There’s that word again—authoritative. Now we enter the realm of scholarly editors, who take a special interest in presenting historical and literary texts that are built for the long haul. I’m going to go out on a limb and guess that part of Feller’s justified pique grew out of a realization that not only were the Jacksonian scholars he reviewed citing somewhat dubious sources, they were not consulting The Papers of Andrew Jackson. I experience the same frustration in my work with the Papers of Thomas Jefferson. An all-too standard pet peeve is coming across recent scholarship that cites, not our series, but Paul Leicester Ford’s earlier edition The Works of Thomas Jefferson. Now, there’s nothing wrong with Ford. If one is looking to quote TJ, many of his famous writings are covered in that edition. But Ford’s project was very different from the comprehensive, annotated approach undertaken by modern documentary editions. Not only do modern editions present text more accurately, they present it in context. The primary subjects’ words appear along with the incoming correspondence that might have prompted them. Annotations connect text to other primary sources, as well as to modern scholarship. There is, in short, a wealth of information, both critical and ancillary, that is useful to readers.

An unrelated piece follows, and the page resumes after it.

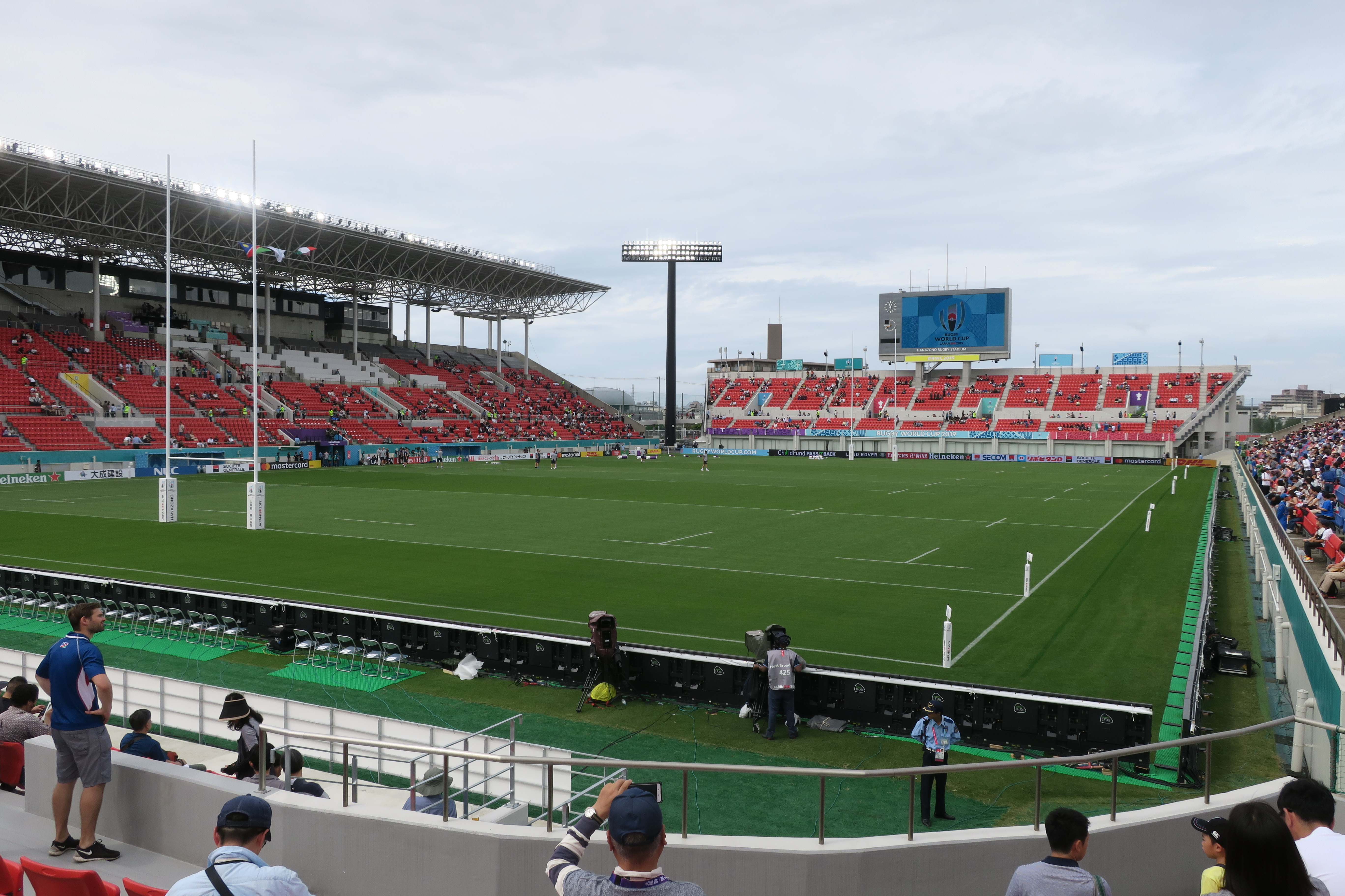 東大阪市花園ラグビー場グラウンド（2019年9月22日、イタリア対ナミビア）

So why do so many people continue to rely on Ford? Because his edition has been scanned into Google Books and therefore is convenient for anyone unwilling or unable to search beyond a desktop. Now, I can understand that a lot of researchers out there may not have the institutional support of a major research library and therefore can find it a challenge to get to modern documentary editions. The volumes are expensive, and the work of getting them online (although ongoing) may not occur quickly enough to satisfy everyone—nor does it necessarily lower the price. Still, it seems to me that the facility of the web has encouraged a kind of entitled sensibility among many researchers, who become miffed when something is not available online for free. The kind of scholarship that fills documentary editions costs money, though. Editions may or may not have the ability to publish online with no expectation of remuneration—university presses do, after all, require some return. The internet, however, has untethered the connection between the free consumption of information and its labor-intensive production. Too many researchers, accustomed to getting so much of their information for free from the comfort of the coffee shop, seem increasingly unwilling to do the legwork necessary to gain access to superior sources. Instead they settle for the merely adequate. That’s a shame.

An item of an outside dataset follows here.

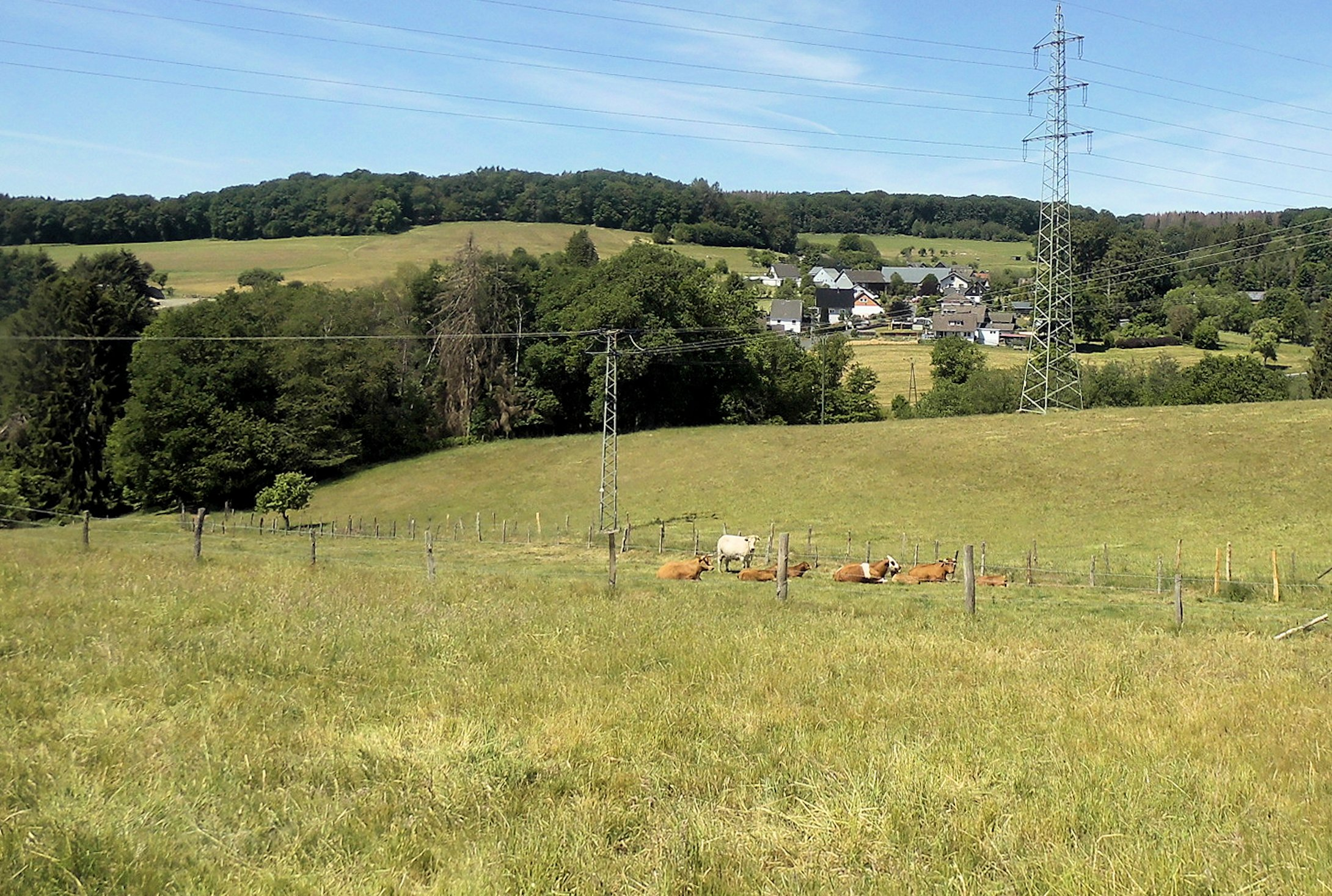 Blick aus Südosten auf Spurkenbach, Stadt Waldbröl, Nordrhein-Westfalen

I don’t want to imply that there’s anything wrong with citing material from the web. It’s essential and will increasingly account for much of the information that ends up in our works, particularly as online publication becomes more prominent. We do need to be sensitive to the issue of link rot—the Chicago Manual has some useful hints in this regard, and I am hopeful that archivists and librarians, who are far more advanced in these matters, will come up with some viable solutions. More broadly, the bounty of the internet need not fundamentally alter what we choose to cite as evidence. Standards will and should evolve with the times, but we should not displace one set of works with another simply because the new batch is easily and freely obtainable. Any shift should be based on the responsibility we have to our readers to connect them with the best available sources, print or web-based.